Avec ça, elle se retourna et sortit, laissant les pans de la tente danser violemment derrière elle.
« Eh bien, ça arrivera » Dit Alex, serrant ma main.
« Je vais m'assurer qu'elle va bien » Dit Jas, soufflant. Ses yeux se reposèrent sur Maddie, et elle sourit timidement. « J'espère que tu es prête pour demain »
« Et il n'en resta plus que quatre » Murmurai-je. Je la regardai partir, me demandant ce qu'il fallait faire, entouré de toute cette folie.
Et encore une fois, je n'eus pas de réponse.
***
La lumière du lever de soleil réveillait déjà les oiseaux, mais le ciel était toujours assez sombre pour que la ville ait l'air de briller doucement.
Cela prit du temps, mais nous avions réussi à emmener tout le monde dans le Pot-Pourri sans trop de problème.
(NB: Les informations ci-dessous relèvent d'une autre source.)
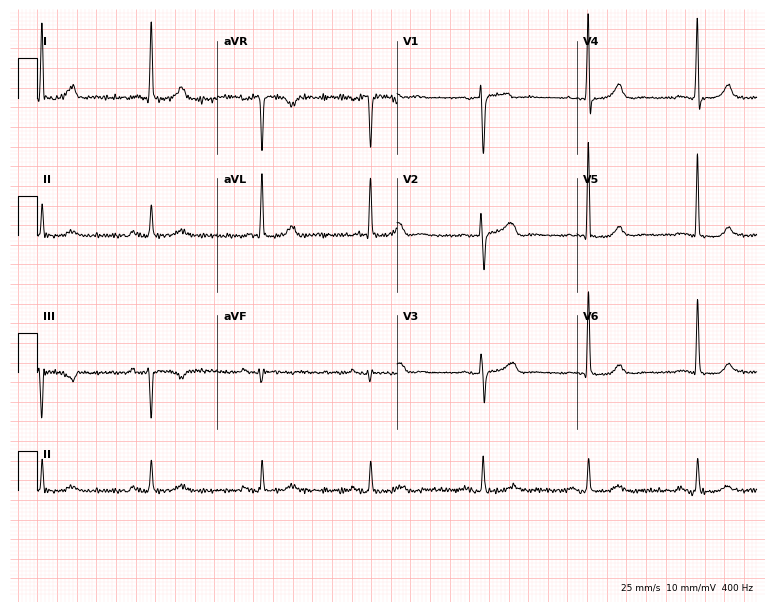
Resting 12-lead electrocardiogram (7.3-second recording at 400 Hz). Patient: a female, 63 years old. Read as a normal ECG.
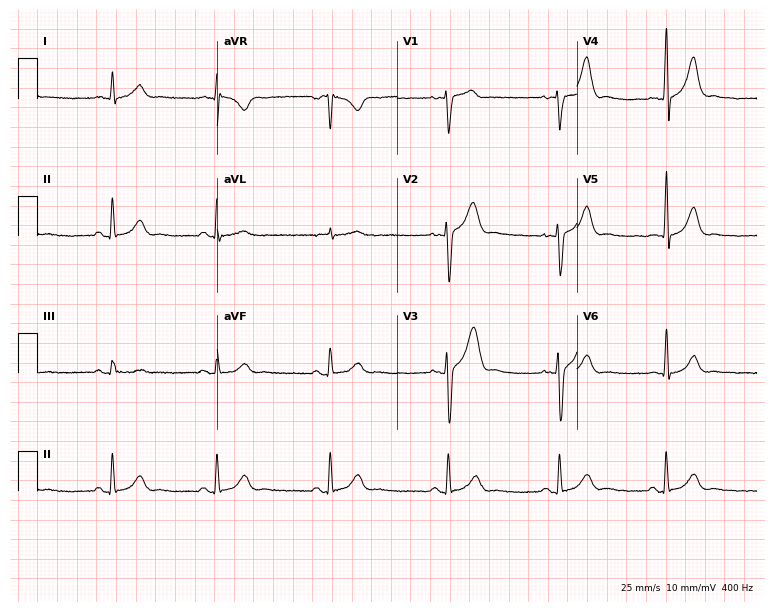
12-lead ECG from a male, 30 years old (7.3-second recording at 400 Hz). Recorded interpretation: within normal limits.

Les gardes étaient occupés dans la capitale, alors s'y faufiler ne demandait pas trop d'effort dès que les portes sont ouvertes. Désormais, nos forces étaient éparpillées dans le rayon de deux pâtés de maisons, prêtes à commencer à rassembler les Evos dans la salle de réunion voisine quand le temps sera venu.
Mais aucun d'entre nous ne s'attendait à ça.
Six longs jours plus tard, une foule d'Evos – plus que ce que je n'en avais jamais vu auparavant, plus que ce que je pouvais l'imaginer – nous étions réunis en une épaisse foule. Chacun d'entre eux tenait une bougie, et s'avançait dans la pièce emplie de photos et de symboles. Alex avait aperçu des roses éparpillées sur le sol, les pétales parfumant alors la pièce d'une douce odeur.
Mais l'étrangeté de cette situation ne fut pas la seule chose qui me fit soudainement me poser des questions à propos de ça, à propos de tout ça. Non, c'était aussi à cause de ce qu'il y avait d'écrit sur les symboles – en lettres tellement grande qu'on n'avait pas besoin de lunettes pour les lires :
SOUVENEZ-VOUS DE LA VIOLENCE. SOUVENEZ-VOUS DE LA CHUTE. LONGUE VIE AUX EVOS.
C'était un mémorial. Et pas n'importe lequel, un mémorial pour les victimes auxquelles personnes ne fait allusion, pour des vies que je ne savais pas qu'elles avaient été prises. D'une certaine façon, cela me donnait une impression de perversité à notre plan, comme si nous étions les tourmenteurs et eux les innocents.
« Tu le savais ? » Demandai-je la voix étouffée, les yeux posés sur Alex. « Tu savais que G42 les massacrait depuis tout ce temps ? »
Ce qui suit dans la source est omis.